Пример #1
0
def main():
    # Setup for output directory and logging
    output_dir = 'output/{}'.format(
        datetime.now(
            timezone('Asia/Hong_Kong')).strftime('%Y-%m-%d_%H-%M-%S-%f')[:-3])
    create_dir(output_dir)
    LogHelper.setup(log_path='{}/training.log'.format(output_dir),
                    level_str='INFO')
    _logger = logging.getLogger(__name__)
    _logger.info('Python version is {}'.format(platform.python_version()))
    _logger.info('Current commit of code: ___')

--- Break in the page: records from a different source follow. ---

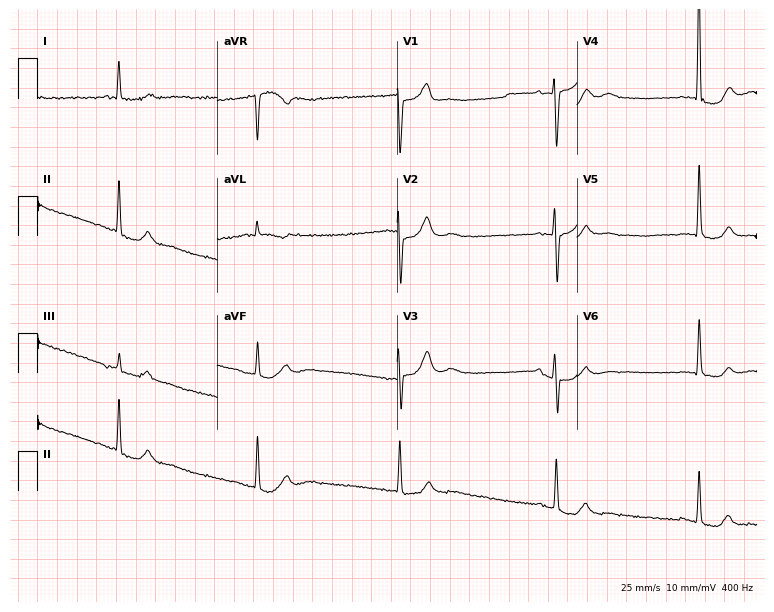
12-lead ECG (7.3-second recording at 400 Hz) from a woman, 82 years old. Findings include sinus bradycardia (a sinus rate of 50 beats per minute or less).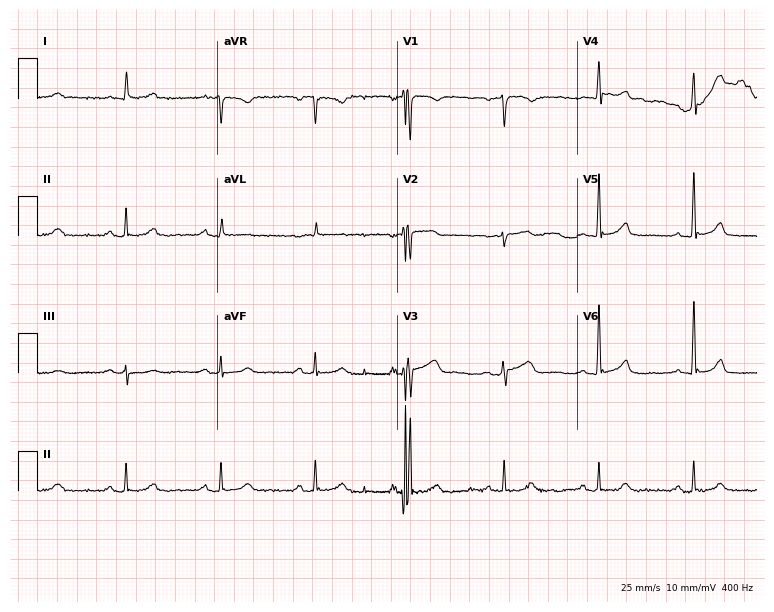
Electrocardiogram (7.3-second recording at 400 Hz), a 72-year-old male patient. Of the six screened findings (first-degree AV block, right bundle branch block (RBBB), left bundle branch block (LBBB), sinus bradycardia, atrial fibrillation (AF), sinus tachycardia), none is recorded.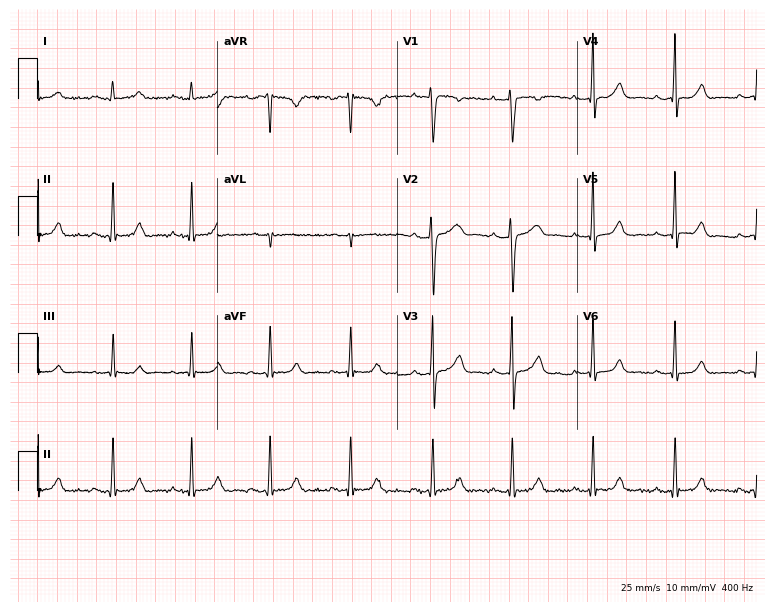
Electrocardiogram, a 38-year-old female patient. Of the six screened findings (first-degree AV block, right bundle branch block, left bundle branch block, sinus bradycardia, atrial fibrillation, sinus tachycardia), none is recorded. Findings outside these six are not listed.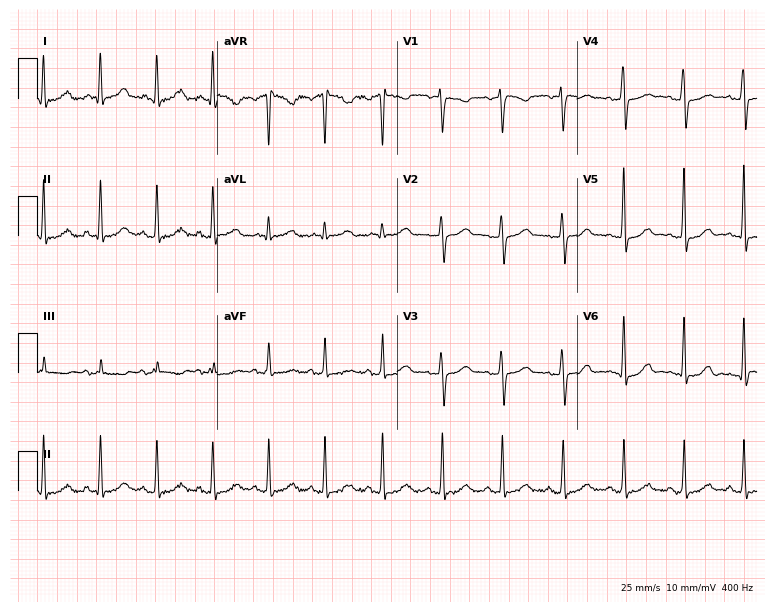
Electrocardiogram (7.3-second recording at 400 Hz), a female patient, 58 years old. Overall reading on record: normal ECG.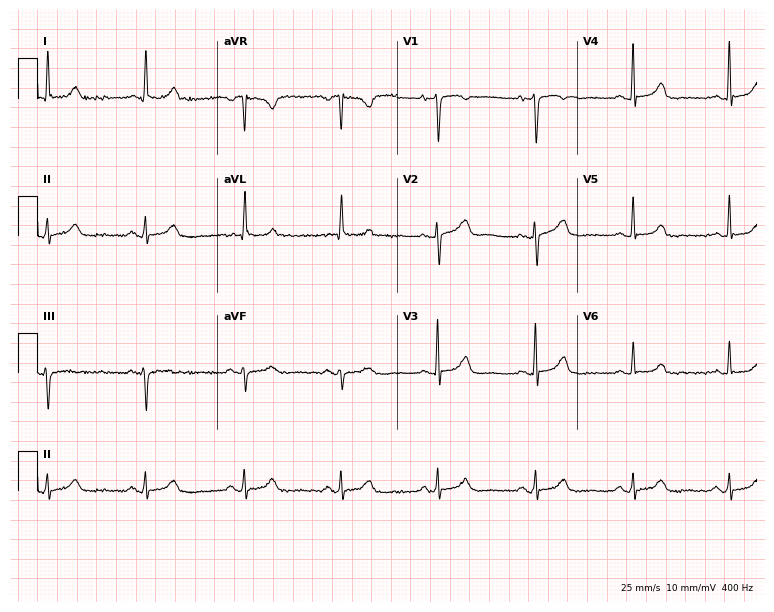
Resting 12-lead electrocardiogram. Patient: a female, 74 years old. None of these six findings is recorded: first-degree AV block, right bundle branch block, left bundle branch block, sinus bradycardia, atrial fibrillation, sinus tachycardia. Only these six findings were labelled.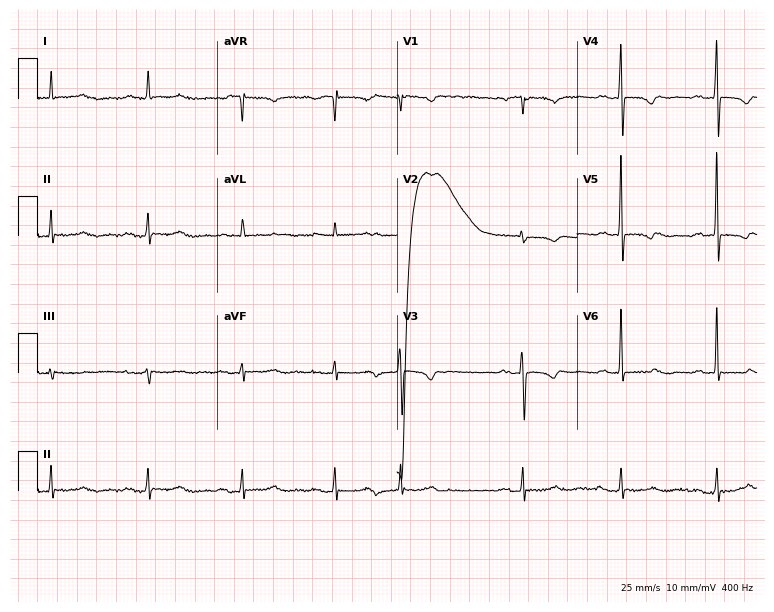
ECG — a female patient, 80 years old. Findings include atrial fibrillation (AF).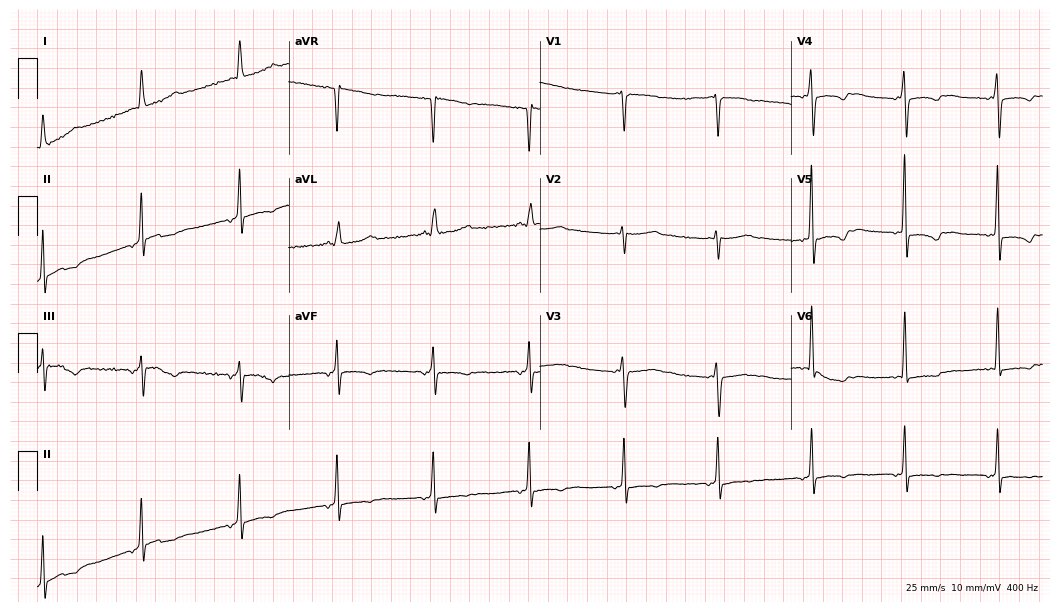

    # Get running configuration
    config, _ = get_config()
    config.save_model_path = '{}/model'.format(output_dir)
    # config.restore_model_path = '{}/model'.format(output_dir)
    config.summary_dir = '{}/summary'.format(output_dir)
    config.plot_dir = '{}/plot'.format(output_dir)
    config.graph_dir = '{}/graph'.format(output_dir)

    # Create directory
    create_dir(config.summary_dir)
    create_dir(config.summary_dir)
    create_dir(config.plot_dir)
    create_dir(config.graph_dir)

    # Reproducibility
    set_seed(config.seed)

    # Log the configuration parameters
    _logger.info('Configuration parameters: {}'.format(
        vars(config)))  # Use vars to convert config to dict for logging

    if config.read_data:
        file_path = '{}/data.npy'.format(config.data_path)
        solution_path = '{}/DAG.npy'.format(config.data_path)
        training_set = DataGenerator_read_data(file_path, solution_path,
                                               config.normalize,
                                               config.transpose)
    else:
        raise ValueError("Only support importing data from existing files")

    # set penalty weights
    score_type = config.score_type
    reg_type = config.reg_type

    if config.lambda_flag_default:

        sl, su, strue = BIC_lambdas(training_set.inputdata, None, None,
                                    training_set.true_graph.T, reg_type,
                                    score_type)

        lambda1 = 0
        lambda1_upper = 5
        lambda1_update_add = 1
        lambda2 = 1 / (10**(np.round(config.max_length / 3)))
        lambda2_upper = 0.01
        lambda2_update_mul = 10
        lambda_iter_num = config.lambda_iter_num

        # test initialized score
        _logger.info('Original sl: {}, su: {}, strue: {}'.format(
            sl, su, strue))
        _logger.info('Transfomed sl: {}, su: {}, lambda2: {}, true: {}'.format(
            sl, su, lambda2, (strue - sl) / (su - sl) * lambda1_upper))

    else:
        # test choices for the case with manually provided bounds
        # not fully tested

        sl = config.score_lower
        su = config.score_upper
        if config.score_bd_tight:
            lambda1 = 2
            lambda1_upper = 2
        else:
            lambda1 = 0
            lambda1_upper = 5
            lambda1_update_add = 1
        lambda2 = 1 / (10**(np.round(config.max_length / 3)))
        lambda2_upper = 0.01
        lambda2_update_mul = config.lambda2_update
        lambda_iter_num = config.lambda_iter_num

    # actor
    actor = Actor(config)

    callreward = get_Reward(actor.batch_size, config.max_length,
                            actor.input_dimension, training_set.inputdata, sl,
                            su, lambda1_upper, score_type, reg_type,
                            config.l1_graph_reg, False)

    _logger.info(
        'Finished creating training dataset, actor model and reward class')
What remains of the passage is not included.